── Exercise data

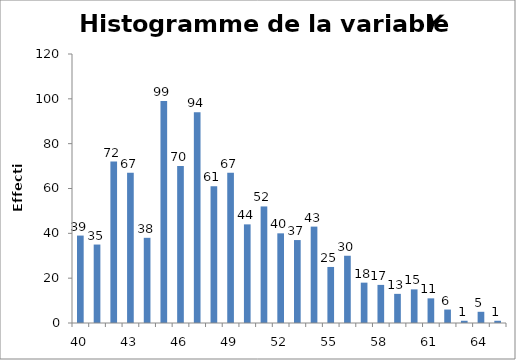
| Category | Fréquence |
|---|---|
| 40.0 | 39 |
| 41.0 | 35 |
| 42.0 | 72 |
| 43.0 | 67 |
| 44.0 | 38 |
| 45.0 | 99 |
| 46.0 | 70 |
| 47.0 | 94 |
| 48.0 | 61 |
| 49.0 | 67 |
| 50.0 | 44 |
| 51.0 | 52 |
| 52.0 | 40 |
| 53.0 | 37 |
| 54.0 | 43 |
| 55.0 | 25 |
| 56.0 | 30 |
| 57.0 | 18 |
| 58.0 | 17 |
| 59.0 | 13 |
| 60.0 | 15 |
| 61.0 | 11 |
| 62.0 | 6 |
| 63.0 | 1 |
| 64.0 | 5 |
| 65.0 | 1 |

────
── Exercise data

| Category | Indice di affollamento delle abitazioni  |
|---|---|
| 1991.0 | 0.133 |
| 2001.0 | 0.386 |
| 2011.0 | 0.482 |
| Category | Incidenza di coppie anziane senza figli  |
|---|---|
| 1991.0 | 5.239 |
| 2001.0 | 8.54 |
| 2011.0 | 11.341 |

────

- [About this exercise]: If a line in the records holds the string "Category", copy it.

- [Expected output]:
| Category | Fréquence |
| Category | Indice di affollamento delle abitazioni  |
| Category | Incidenza di coppie anziane senza figli  |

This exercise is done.